On the Faltings height of the curve $y^2=x^n-1$
Robert Wilms
TL;DR
This work computes the stable Faltings height of the hyperelliptic family $X_n: y^2=x^n-1$ for odd $n\ge 3$ by decomposing contributions from finite and infinite places, yielding an explicit gamma-function formula and sharp bounds that reveal the leading term $\frac{n}{8}\log n$. The method combines cluster-picture analysis for finite places, hyperelliptic period matrices for archimedean places, and determinant evaluations to express $h_{\text{Fal}}(X_n)$ in terms of gamma values. The authors then apply Colmez's CM theory to cyclotomic CM-types, showing that Jacobians of $X_p$ (prime) have CM and obtaining an upper bound for the CM-type height $h_{\text{Fal}}(A_n)$. The results illuminate precise height behavior in a CM setting and provide tools to bound Faltings heights of CM abelian varieties arising from cyclotomic fields.
Abstract
We compute the stable Faltings height of the hyperelliptic curve $X_n\colon y^2=x^{n}-1$ for every odd integer $n\ge 3$ in terms of special values of Euler's gamma function.
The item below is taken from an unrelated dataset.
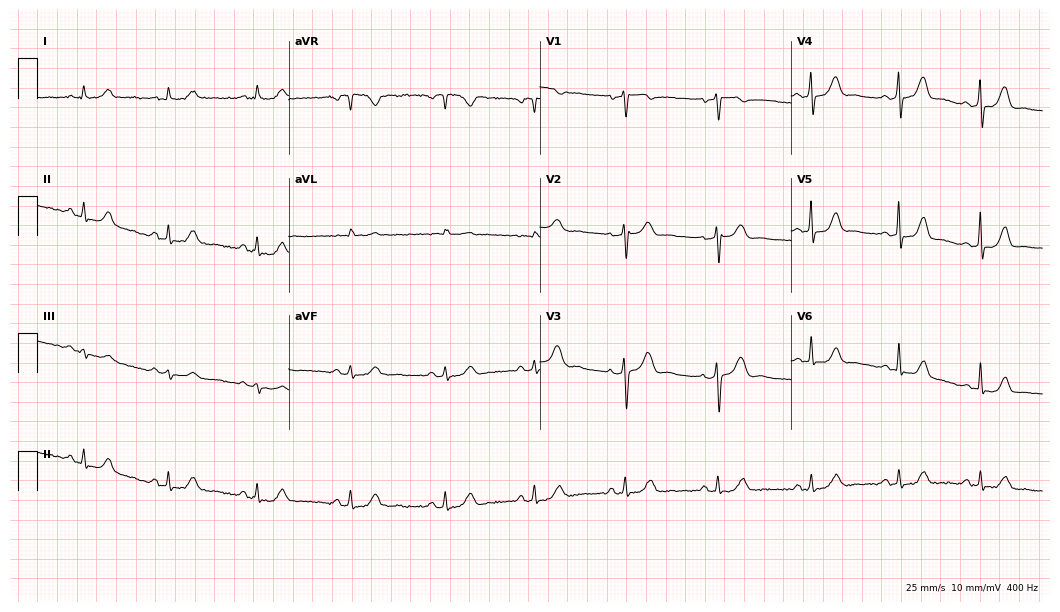
12-lead ECG (10.2-second recording at 400 Hz) from a 45-year-old female. Labelled as a normal ECG.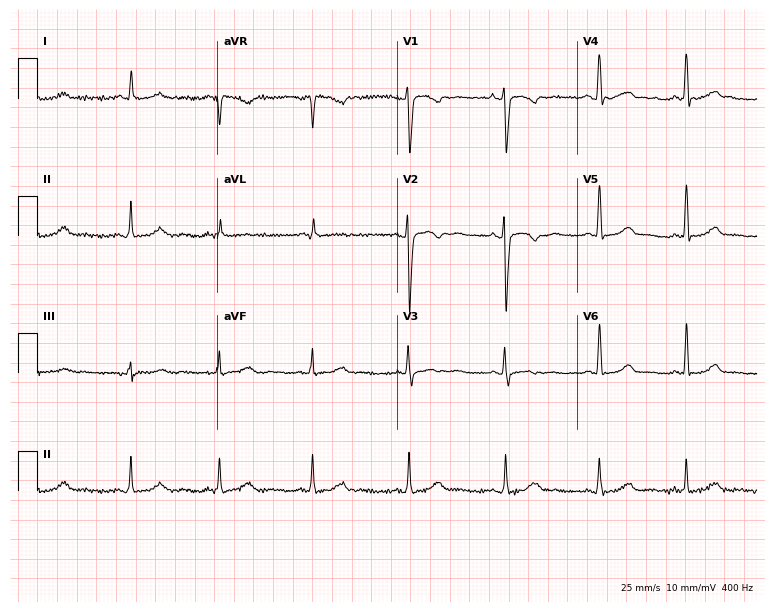
ECG (7.3-second recording at 400 Hz) — a 39-year-old female patient. Labelled as a normal ECG.

In particular, we prove the bounds $$-0.975n< h_{\mathrm{Fal}}(X_n)-\tfrac{n}{8}\log n<\tfrac{9}{64}n\log\log n-0.263n.$$ As an application, we bound the Faltings height of any abelian variety with complex multiplication by the canonical CM-type of the $n$-th cyclotomic field by $\frac{n}{8}\log n+\frac{9}{64}n\log\log n-0.136n$.